If you're using connection-heavy ORMs like Prisma, test thoroughly before migrating. The connection model at the edge is fundamentally different, and you may hit connection limits faster than expected.
3. Debugging Is Different
CloudWatch logs don't exist in this world. We moved to wrangler tail for real-time log streaming during development and Baselime for production observability. The tooling gap is real but narrowing fast.
The Numbers, Four Months Later
Here's where we landed:
- p50 latency: 12ms (down from 180ms)
- p99 latency: 78ms (down from 2,300ms)
- Cold starts: Effectively zero
- Monthly cost: $380 (down from $4,200)
- Deployment time: 8 seconds globally (down from 4 minutes per region)
The 91% cost reduction was the headline number our CFO cared about. But the one that matters to me is the 97% reduction in p99 latency. Our users feel that every single time they interact with the platform.
The Human Cost of Technical Debt
I want to be honest about something the metrics don't show. This migration took three months. During that time, I missed my daughter's school play.

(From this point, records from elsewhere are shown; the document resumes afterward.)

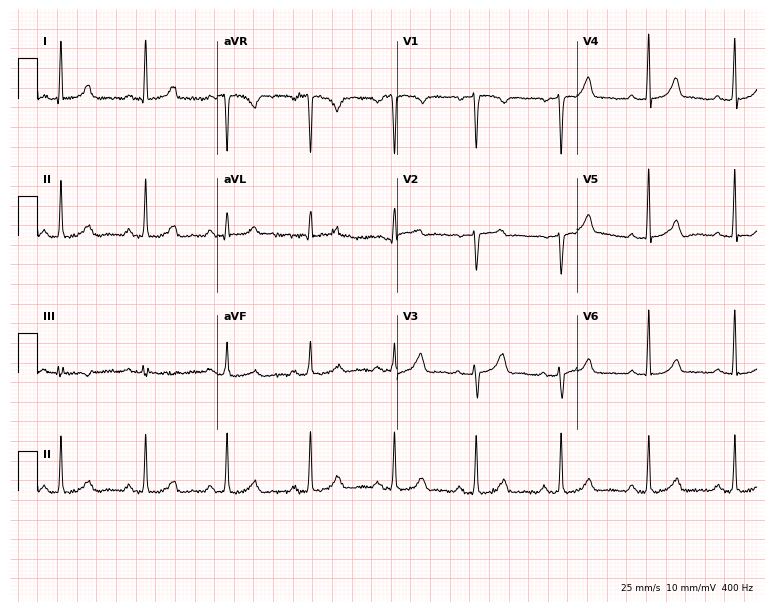
Resting 12-lead electrocardiogram. Patient: a 51-year-old female. Read as a normal ECG.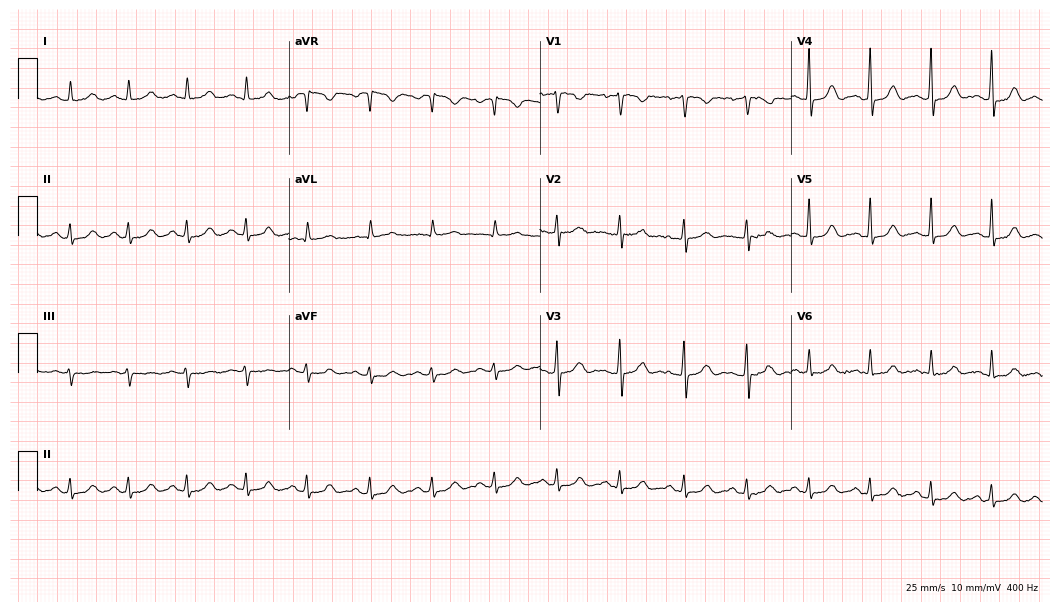
Electrocardiogram, a male, 51 years old. Of the six screened findings (first-degree AV block, right bundle branch block (RBBB), left bundle branch block (LBBB), sinus bradycardia, atrial fibrillation (AF), sinus tachycardia), none is recorded. Only these six findings were labelled.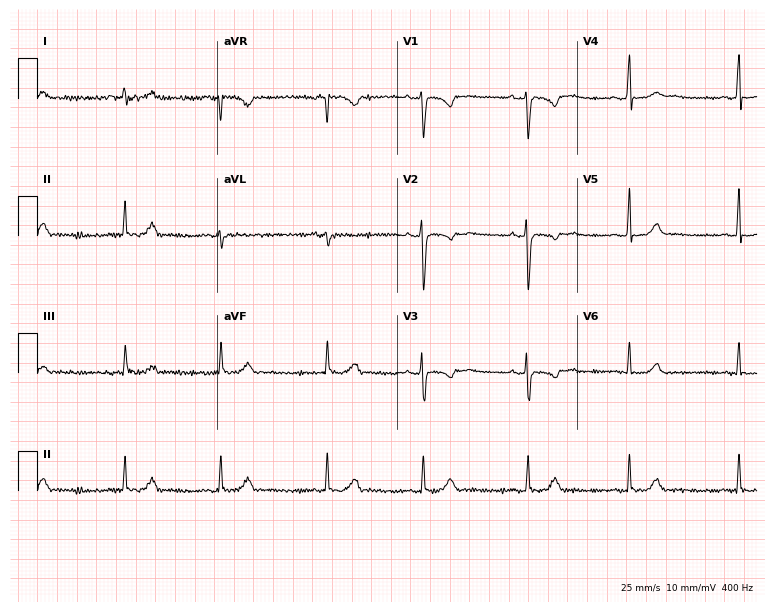
Standard 12-lead ECG recorded from a woman, 22 years old. None of these six findings is recorded: first-degree AV block, right bundle branch block, left bundle branch block, sinus bradycardia, atrial fibrillation, sinus tachycardia.

I worked through two weekends that I'd promised to my family. The Slack messages at 11pm became routine.
The platform is faster now. The numbers are beautiful. But I've been thinking a lot about what we sacrifice when we treat every technical problem as urgent. This was the right call architecturally. I'm less sure it was the right call for the humans involved -- including me.
"We are what we repeatedly do. Excellence, then, is not an act, but a habit."
Will Durant, paraphrasing Aristotle
Should You Do This?
Maybe. Edge functions are not a universal solution. They're excellent for:
- API gateways and routing layers
- Authentication and authorization
- Content transformation and personalization
- Light data processing and aggregation
They're not great for:
- Long-running computations (30-second CPU time limit)
- Heavy database writes (connection pooling complexity)
- Workloads that need more than 128MB of memory
- Anything requiring Node.js-specific APIs
For us, it was the right move. Our workload was almost entirely I/O-bound API requests -- exactly what edge functions are designed for. Your mileage will vary. Measure first, migrate second.
1name = "platform-api" 2main = "src/router.ts" 3compatibility_date = "2026-01-15" 4 5# This single file deploys to 300+ locations. 6# Try doing that with CloudFormation. 7 8[vars] 9ENVIRONMENT = "production"
If you're exploring this path, start with one function. Pick your simplest, most stateless endpoint and migrate it. Watch the numbers. If they tell a similar story to ours, you'll know what to do next.
Ship fast. Measure everything. And remember: the best architecture is the one that lets you go home on time.